▸ **Try it**:
Given these entries, repeat exactly the lines starting with the one that has "Fotografie von Jurij Fedkowytsch" and going on through the one that has "Marchio AVIO introdotto", both included, but none of the pictures.

▸ **Data provided**:
* * * * * * * * *

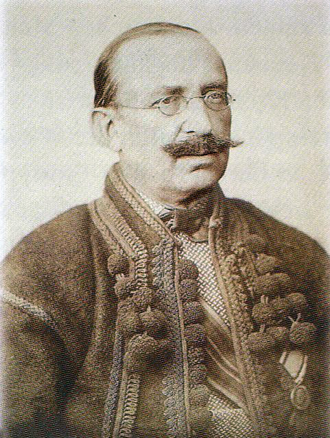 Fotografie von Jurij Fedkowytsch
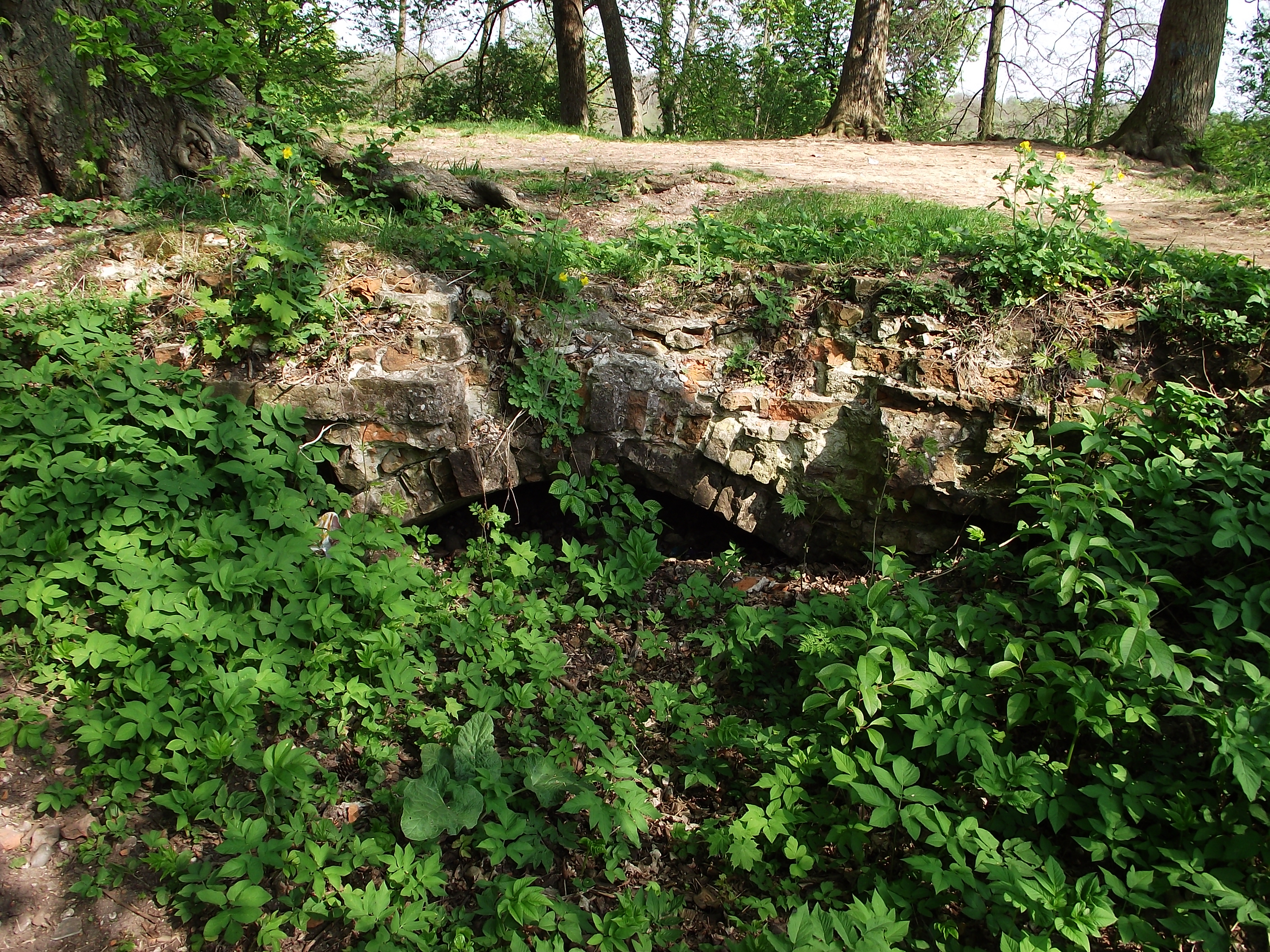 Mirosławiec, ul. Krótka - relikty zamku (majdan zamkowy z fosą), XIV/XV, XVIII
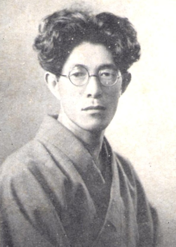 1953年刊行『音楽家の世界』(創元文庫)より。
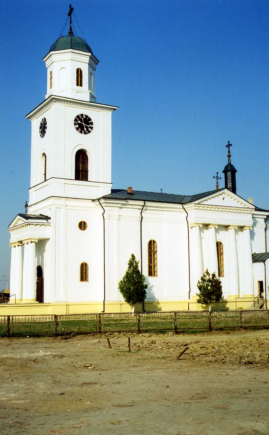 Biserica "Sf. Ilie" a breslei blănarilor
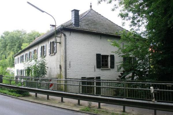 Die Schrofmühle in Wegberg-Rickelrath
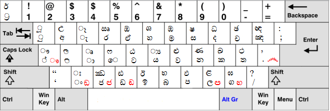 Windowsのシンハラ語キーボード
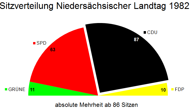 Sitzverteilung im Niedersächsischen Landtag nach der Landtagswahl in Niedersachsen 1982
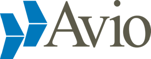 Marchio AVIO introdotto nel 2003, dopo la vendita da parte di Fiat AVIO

* * * * * * * * *

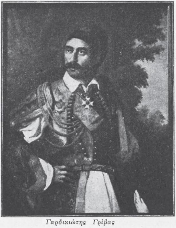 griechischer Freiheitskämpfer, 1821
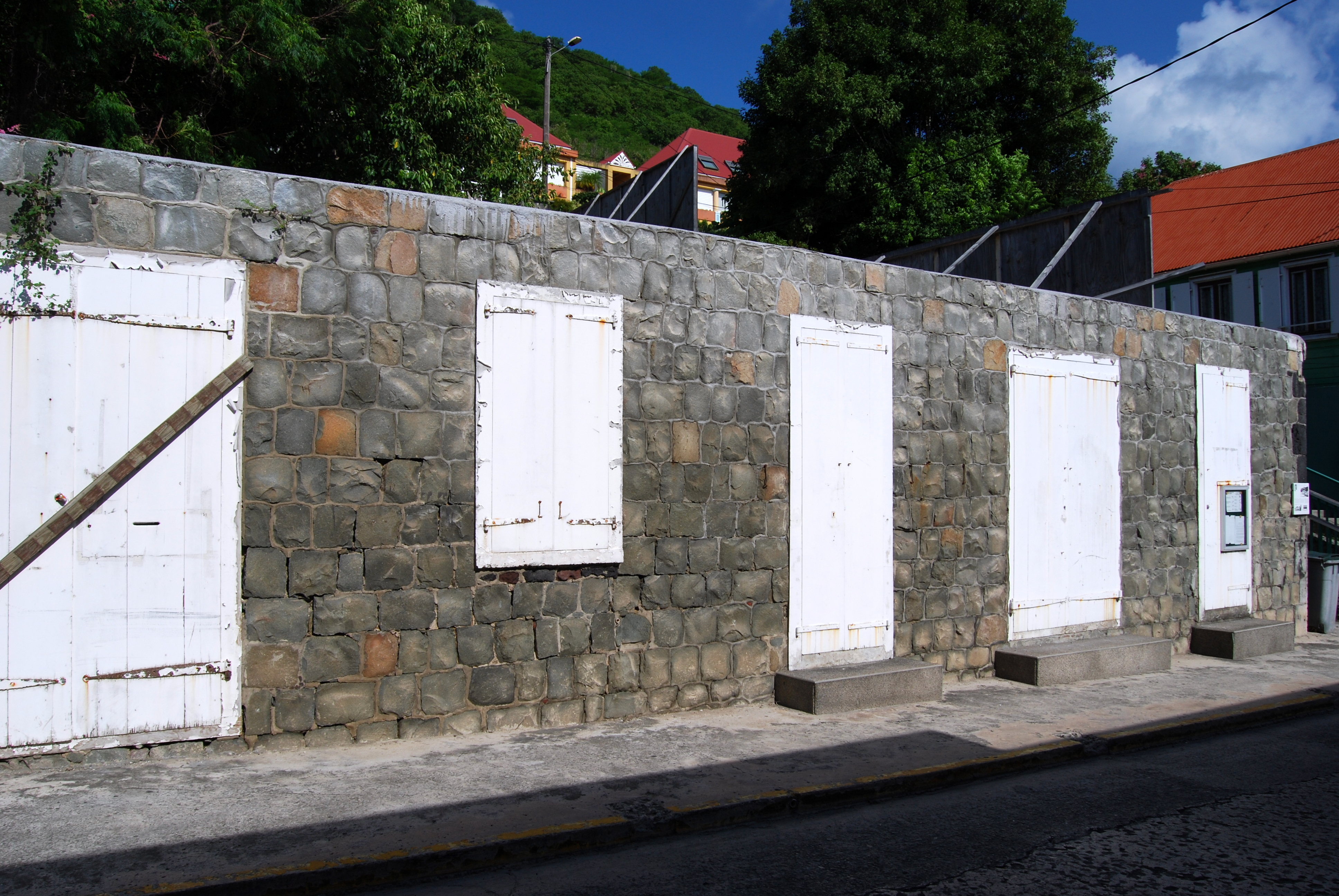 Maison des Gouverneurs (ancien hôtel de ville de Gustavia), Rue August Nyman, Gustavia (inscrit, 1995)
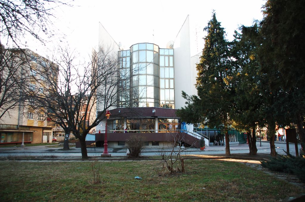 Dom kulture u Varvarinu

* * * * * * * * *

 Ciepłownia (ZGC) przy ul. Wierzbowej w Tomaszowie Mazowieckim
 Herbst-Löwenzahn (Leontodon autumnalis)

* * * * * * * * *

▸ **Result for this exercise**:
 Fotografie von Jurij Fedkowytsch
 Mirosławiec, ul. Krótka - relikty zamku (majdan zamkowy z fosą), XIV/XV, XVIII
 1953年刊行『音楽家の世界』(創元文庫)より。
 Biserica "Sf. Ilie" a breslei blănarilor
 Die Schrofmühle in Wegberg-Rickelrath
 Windowsのシンハラ語キーボード
 Sitzverteilung im Niedersächsischen Landtag nach der Landtagswahl in Niedersachsen 1982
 Marchio AVIO introdotto nel 2003, dopo la vendita da parte di Fiat AVIO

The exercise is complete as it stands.